100 e più femminicidi!
Sono cento? Di più? Di meno? I dati ufficiali sul femminicidio in Italia sono fermi al 2013, a
seconda di chi e di come vengono calcolati restituiscono un risultato di 122 o 147, ma non è molto
importante in fondo. Anche solo il numero 1 dovrebbe essere troppo.
Siamo di fronte ad una mattanza che è la vergogna di una società che non riesce a proteggere le sue
donne da una violenza che striscia e si insinua nelle case giorno dopo giorno, che trasforma i
rapporti personali in una tonnara dove il più debole è fatalmente destinato a soccombere ed il cui
tragico epilogo fisico, che sia ferale o meno poco importa. E’ solo il risultato di una delle società
più marcatamente maschiliste del mondo occidentale, che elegge a proprio mantra uno sciovinismo
machista che ci ha portato a sublimare fra risolini divertiti il bunga bunga con uno sbrigativo e
beffardo “beato lui”. Dove il non considerare la donna come persona di pari, e spesso anche
superiori capacità all’uomo, porta al timore di perdere la propria atavica superiorità certificata anche
da religioni che sono nate ad arte per affermare il motivo di esistere della donna solo come
piacevole corollario alla supremazia maschile. Tutto questo porta all’idea, radicata in tutte le
generazioni che in una coppia l’uomo è il “proprietario” della donna per cui un’affermazione di
indipendenza della stessa, che sia un abbandono o altra iniziativa non dal “padrone” autorizzata,
diventa una ribellione inaccettabile che deve essere punita.
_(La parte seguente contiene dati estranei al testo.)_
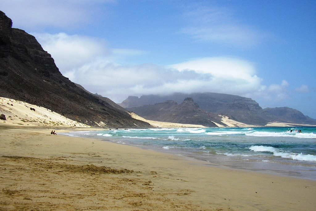 "Praia Grande do Calhau" beach at São Vicente island, Cape Verde
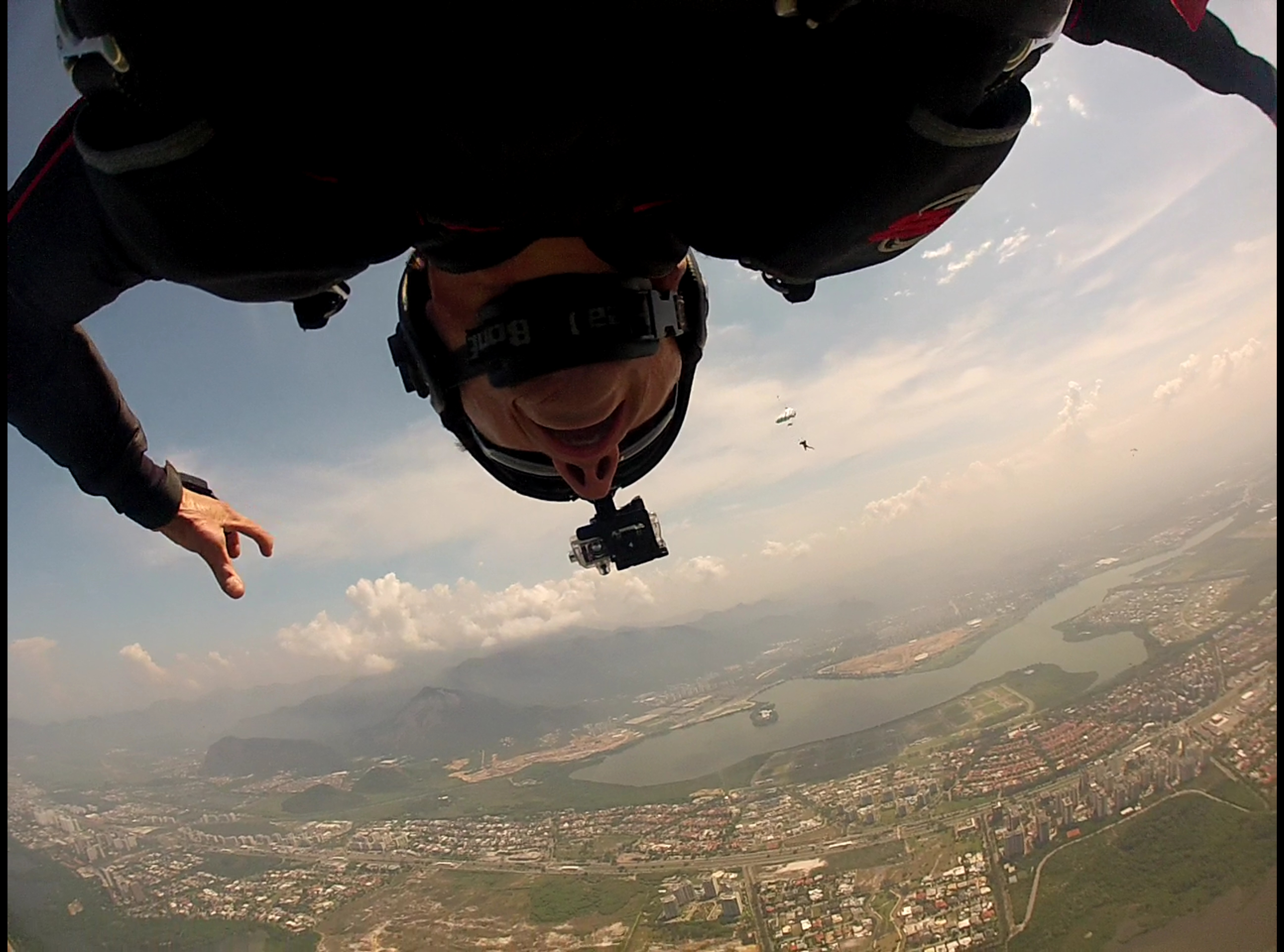 Barra Skydive

Non c’è tradimento, inganno, traumatica fine di un rapporto che possa in qualsivoglia maniera
giustificare una violenza fisica verso una donna. Ma la violenza verso le donne non si estrinseca
solo con i maltrattamenti fisici, nasce dalla quotidianità, dalla poca considerazione verso le donne,
per cui se l’idea nasce da “lui” è ottima, ma se nasce da “lei” è una sciocchezza, si tende a
ridicolizzarle con banali e scontati luoghi comuni indegni di una società che si vuole definire civile.
Da una minigonna od un sorriso scambiati per disponibilità o da un rifiuto che ferisce il proprio
smisurato ego e non viene accettato come normale.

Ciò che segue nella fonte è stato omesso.